Updated by Kill Bill over 7 years ago
Chris Collins wrote:
As an experiment I manually adjusted the php-fpm server configuration so there is more children running and the problem went away since.
It can be adjusted in /usr/local/etc/php-fpm.conf if anyone wants to experiment.
Given 2.4.1 wont support nano type systems anymore I expect memory usage can be loosened up a bit in terms of how restrictive things are configured to save resources.

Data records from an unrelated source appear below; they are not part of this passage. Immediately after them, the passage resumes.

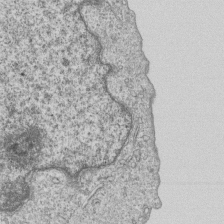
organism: Human
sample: MDA-MB-231 cells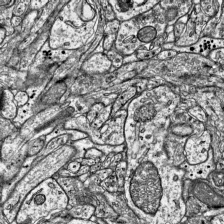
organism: Mouse
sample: Visual Cortex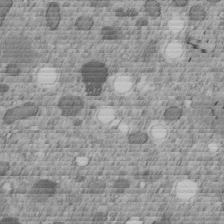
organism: C. elegans
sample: C. elegans embryo early stage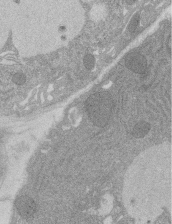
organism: Rat
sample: Salivary granule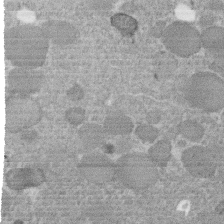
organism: C. elegans
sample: C. elegans embryo early stage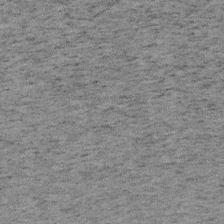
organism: Mouse
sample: OT-I killer T cells with ID8 ovarian cancer cells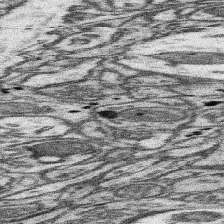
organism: Mouse
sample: Somatosensory cortex neuropil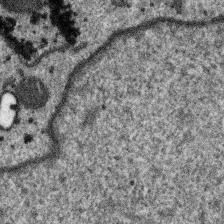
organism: Human
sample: Lung epithelial cells infected with SARS-CoV-2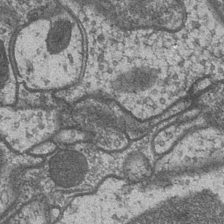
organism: Drosophila
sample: Optic medulla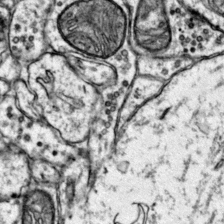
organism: Mouse
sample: Primary visual cortex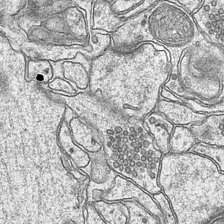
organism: Mouse
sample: CA1 Hippocampus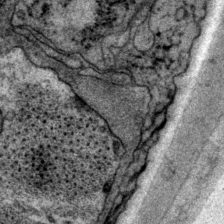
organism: P. pacificus
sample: Pharynx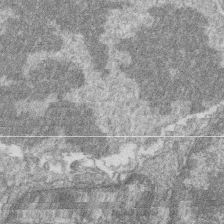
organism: Zebrafish
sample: Cilia; retinal pigment epithelium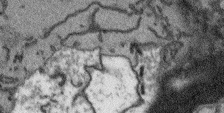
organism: Arabidopsis thaliana
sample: Root tip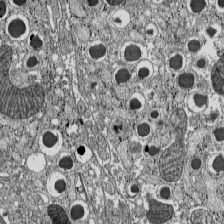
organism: C57BL Mouse
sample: Pancreatic islet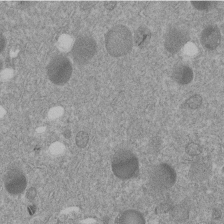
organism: C. elegans
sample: C. elegans embryo early stage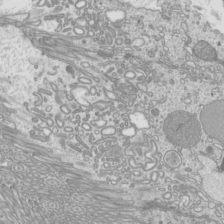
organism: Mouse
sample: Cilia; mouse epididymis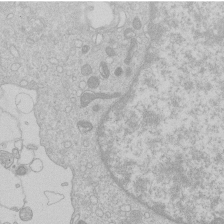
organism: Human
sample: Macrophage cells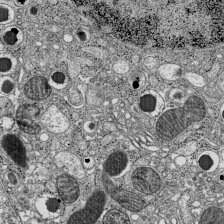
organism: C57BL Mouse
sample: Pancreatic islet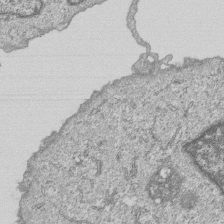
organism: Human
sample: MDA-MB-231 cells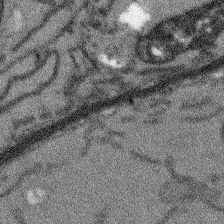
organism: Arabidopsis thaliana
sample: Root tip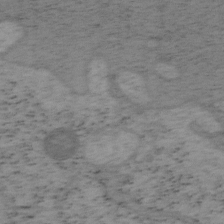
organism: Mouse
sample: OT-I killer T cells with ID8 ovarian cancer cells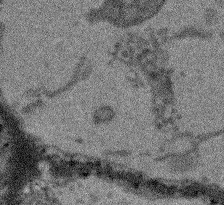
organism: Arabidopsis thaliana
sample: Root tip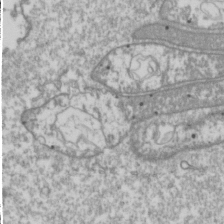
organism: Drosophila
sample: Cell division; meiosis; drosophila spermatocytes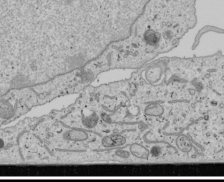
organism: Human
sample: Mitochondria in U2OS cells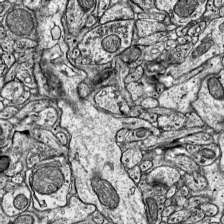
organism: Mouse
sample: Visual Cortex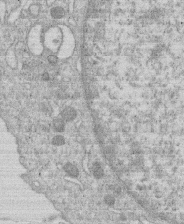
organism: Human
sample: Macrophage cells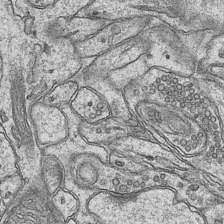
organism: Mouse
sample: CA1 Hippocampus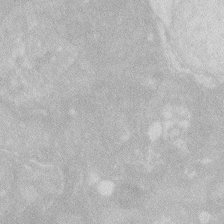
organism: Zebrafish
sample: Macrophage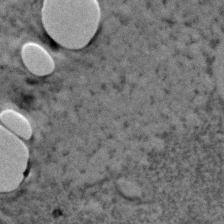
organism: C. elegans
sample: C. elegans embryo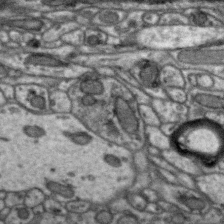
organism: Zebra finch
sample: Brain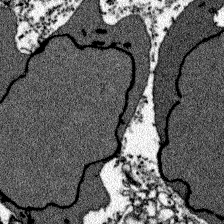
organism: Zebrafish
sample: Larval olfactory bulb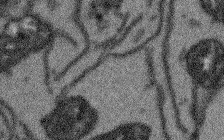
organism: Arabidopsis thaliana
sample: Root tip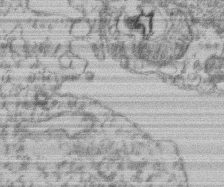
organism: Mouse
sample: T cell stromal cell synapse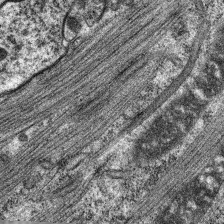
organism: C. elegans
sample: Pharynx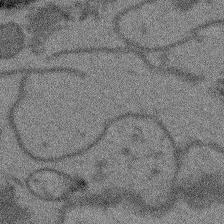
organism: Arabidopsis thaliana
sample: Root tip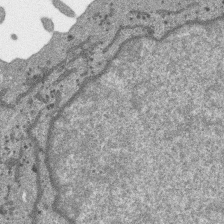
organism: Human
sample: Lung epithelial cells infected with SARS-CoV-2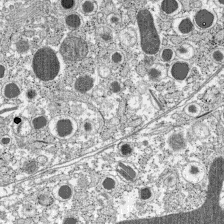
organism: C57BL Mouse
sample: Pancreatic islet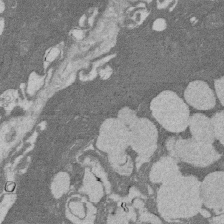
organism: Rat
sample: Salivary granule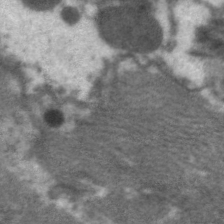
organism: C. elegans
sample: Pharynx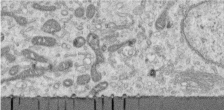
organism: Human
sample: Centriole in RPE cells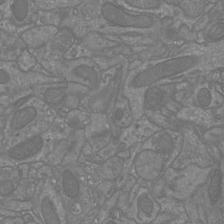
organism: Mouse
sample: Cortical neurons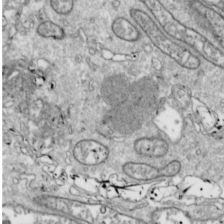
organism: Drosophila
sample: Cell division; meiosis; drosophila spermatocytes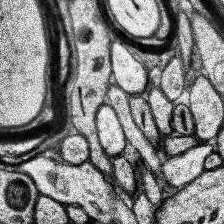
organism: Human
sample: Temporal Lobe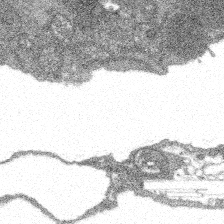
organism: Spongilla lacustris
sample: Multiple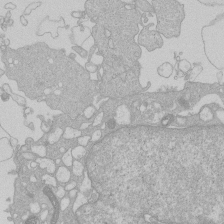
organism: Human
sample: Macrophage cells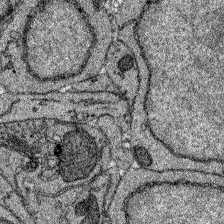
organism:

The low number of processes/children apparently also is an issue with busy captive portals: https://forum.pfsense.org/index.php?topic=136847
So yeah, this should be relaxed by default since nano + i386 are gone, plus a GUI knob to have this configurable would be useful.
Updated by Jim Pingle about 7 years ago
- Target version changed from 2.4.1 to 2.4.2
There have been some fixes here in the IPsec widget and pfBlocker which may help - moving this forward in case there are any other issues that linger
Updated by Anonymous about 7 years ago
Running for 12+hours, dashboard up, IPSec widget (and many others including pfBlocker) loaded, no issues. (2.4.2.a.20171103.1355)
Update: been running for well over a day, still no problems.
Updated by Serrjo Downe over 6 years ago
Chris Collins wrote:
As an experiment I manually adjusted the php-fpm server configuration so there is more children running and the problem went away since.
It can be adjusted in /usr/local/etc/php-fpm.conf if anyone wants to experiment.
Given 2.4.1 wont support nano type systems anymore I expect memory usage can be loosened up a bit in terms of how restrictive things are configured to save resources.
I was having this problem and changing max children to 10 fixed my issue - Thank you kind sir!